En el quinto
capítulo de la cuarta temporada de The Crown, Fagan, el ciudadano que
logró colarse dos veces en Buckingham Palace, aparece sentado en un autobús con
la cabeza apoyada sobre la ventana. Su vida no le puede ir peor: su mujer se ha
separado de él y no le deja ver a sus hijos. Para colmo, no encuentra trabajo,
tocándole lidiar cada semana con la inmisericorde y gélida maquinaria
burocrática. La instantánea en el autobús produce mucha lástima. Se le ve
impotente, completamente resignado, sin ningún atisbo de luz en la mirada. Da
la sensación de que no le importaría mucho si el cristal de la ventana de
repente se hiciera añicos y volatilizara sus sesos. De hecho, parece que lo
esté pidiendo a gritos. La escena me recordó a una imagen muy similar en Joker
en la que la fina luna de un autobús de Gotham es lo único que separa a Joaquin
Phoenix de caer en el abismo.
Tanto el Joker
como Fagan son individuos problemáticos a los que se coloca la etiqueta de
enfermos mentales con tal de no admitir que es la propia sociedad la que está
enferma. Pero a mí lo que me interesa ahora no es tanto la crítica social como la
visión latente del transporte público como el lugar en el que se agranda la soledad
del individuo. No deja de ser curioso que sea precisamente en un espacio tan concurrido
donde el individuo se siente más enajenado y perdido, indiferente frente a las
sonrisas y conversaciones de sus vecinos. Solos amuchados, que diría
Galeano.
Viendo a Fagan
en The Crown me vinieron a la cabeza todos los trayectos que hice por el
intercambiador de Plaza Elíptica durante los casi dos años que viví en Madrid.
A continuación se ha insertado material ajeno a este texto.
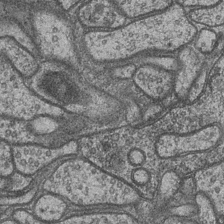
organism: Drosophila
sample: Optic medulla
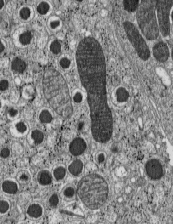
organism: C57BL Mouse
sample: Pancreatic islet
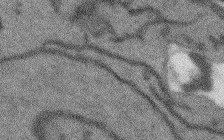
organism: Arabidopsis thaliana
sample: Root tip
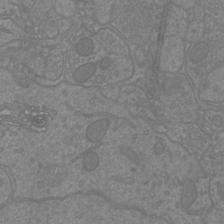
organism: Mouse
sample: Cortical neurons
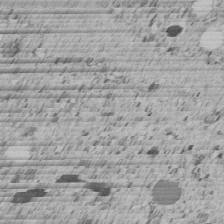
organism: C. elegans
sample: C. elegans embryo early stage
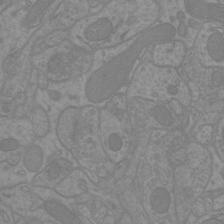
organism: Mouse
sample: Cortical neurons
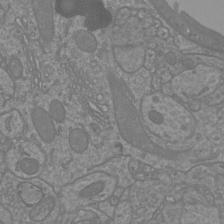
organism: Mouse
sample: Cortical neurons
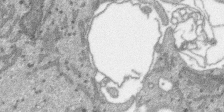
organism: Human
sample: Lung epithelial cells infected with SARS-CoV-2
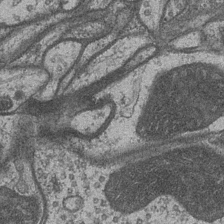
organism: Drosophila
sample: Optic medulla
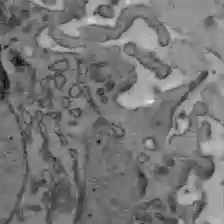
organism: C57BL Mouse
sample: Liver
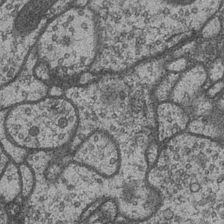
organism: Drosophila
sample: Optic medulla
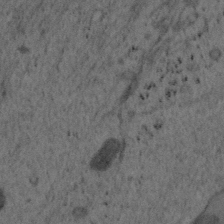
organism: Human
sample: HeLa cells
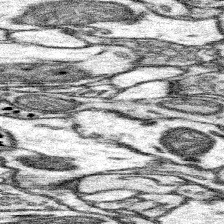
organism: Mouse
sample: Somatosensory cortex neuropil
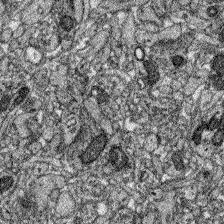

Creo que hay pocas cosas más lóbregas que ese intercambiador. Una pasarela
subterránea por la que desfilan legiones de individuos que se apelotonan unos
sobre otros, apilando sus penurias y frustraciones en una especie de masa
etérea que empapa de fatalidad cada uno de los rincones. Un túnel con paredes
de psiquiátrico, de un blanco chillón y cegador que devuelve una imagen todavía
más difusa y desagradable de los transeúntes. Así como el frío puede llegar a
abrasar, el blanco del intercambiador está revestido de una oscuridad
perturbadora. Es como el fogonazo de un disparo. La antesala de esa gran tragedia
que es la monotonía.
Los individuos
avanzan sin intercambiar ninguna mirada. Seguro que algunos han coincidido
decenas de mañanas en esas mismas entrañas del metro, pero no tienen ni ganas ni
necesidad de mirarse. Aunque las tuvieran, tampoco resultaría demasiado fácil
diferenciar a unos de otros. Están cortados por el mismo patrón: autómatas que
andan con los pasos milimetrados, sin desviarse ni un ápice del itinerario marcado
por la rutina. El soldado anónimo del siglo XXI.
Algunos andan
con una ingravidez asombrosa. No imprimen ninguna fuerza a sus pasos. Son individuos
despellejados por la ansiedad en los que no queda ningún residuo de energía. Como
el que ya ha pasado al más allá y no le importara mucho su devenir. Son
condenados que se dirigen al patíbulo resignados, conscientes de que no merece
la pena dar más vueltas a las cosas. Otros, sin embargo, andan con determinación
y con zancadas grandes, luchando por hacerse un hueco en la cinta automática
del intercambiador para acortar el tiempo de sus recorridos. Son aquellos a los
que todavía les importa llegar puntuales. O los que simplemente no se pueden
permitir llegar tarde.
Suena de fondo una
música metálica que procede del roce de bolsos y mochilas que no tienen tiempo
para pararse y saludarse. Viene acompañada del sonido cortante de las notas que el
señor de pelo canoso toca cada mañana en su piano portátil, aporreando nuestros
tímpanos sin ninguna piedad. Está tan incardinado en el paisaje del
intercambiador que uno llega a olvidar que está ahí, produciendo ruidos que se
acaban internalizando como un trámite más del recorrido. Los auriculares
protegen a algunos individuos del martilleo, como cordones
umbilicales que los conectan con otra realidad, con la patria de cada uno.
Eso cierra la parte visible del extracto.